Dr. Dearani, our son has TOF with severe pulmonary stenosis. The full repair was performed at Mayo in 2014. The pulmonary valve was not spared. Our son is now closing in on three years old and we were told at his last visit, that he would be looking at PVR before the age of 10. My husband & I are curious where Mayo Clinic is in the research phase and/or trial phases of stem cell treatment for heart valves in the pediatric population. Is the FDA closer to approving trials than they were three years ago? Secondly, what is being done at Mayo and on a national level, to collect data on our heart kids, with respect to surgical outcomes, neurodevelopmental delays, reintervention rates and successes, and so on, as these children age and join the adult chd population?
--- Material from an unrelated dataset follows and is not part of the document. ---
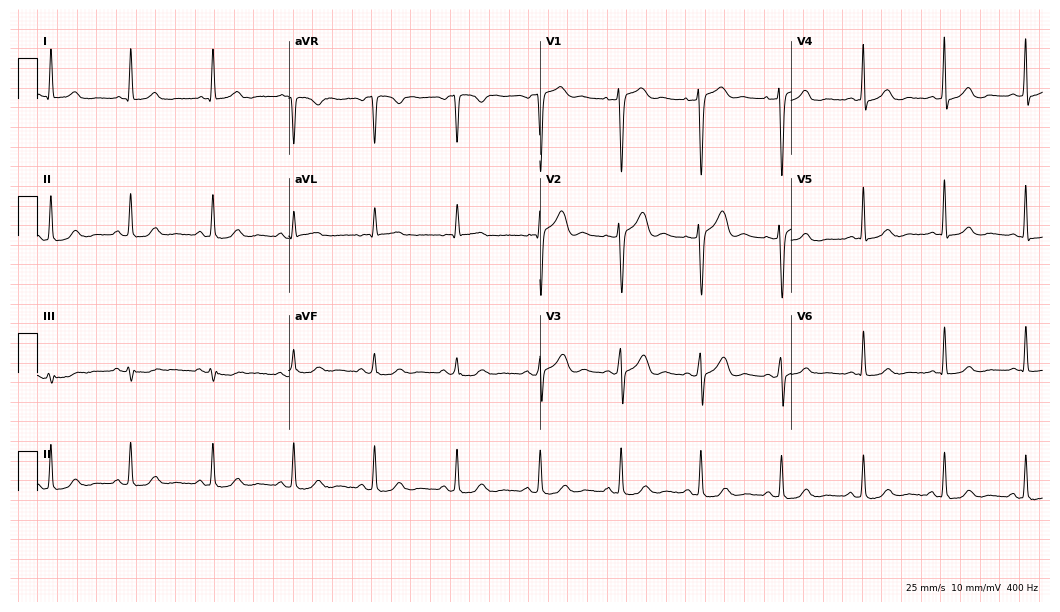
12-lead ECG from a 56-year-old woman. Screened for six findings — first-degree AV block, right bundle branch block, left bundle branch block, sinus bradycardia, atrial fibrillation, sinus tachycardia — none is recorded. Findings outside these six are not listed.

Thank you for your time.


Posted by @colleenyoung, Oct 19, 2016

Thank you @graceuk16 @manyula @katiehuston @joannenz and @christinamm for your questions for Dr. Dearani and Dr. Mattke. The doctors will answer your questions in general terms during the live event tomorrow, Oct 20. Should you wish a consult or a review of your child's your medical records, please send them to Dr. Joseph Dearani. He can review and make a recommendation based on those records. You may call 1-507-255-2000 or mail to Dr. Joseph Dearani at Mayo Clinic, 200 1st Street SW, Rochester, MN 55905. You can also contact the appointments office using the contact form or phone numbers on this webpage

I look forward to seeing you online tomorrow.


Posted by @joannenz, Oct 19, 2016

Hi, will it be possible to get a recording of the event? Thank you.


Posted by @colleenyoung, Oct 19, 2016

Yes, the video will be archived and can be watched after the event right here on this page.


Posted by @bellheartmom, Oct 20, 2016

If possible I would like to know more about the use of ACE inhibitors for treatment of mitral valve regurgitation. My daughter was born with infracardiac TAPVR that was repaired at 17 days. Due to the repair she has mitral value regurgitation. The surgeons were hopeful it would improve with time but now she is 4 and it is getting worse. We are currently trying and ACEi at a low dose before we consider surgery. Any information you can provide around the safety and efficacy of this treatment would be appreciated. I am also interested in any risks associated with long term use of ACEi in children. If she does need surgery - any questions that we should be asking specifically about mitral valve repair. Thanks for all you do and for sharing your knowledge.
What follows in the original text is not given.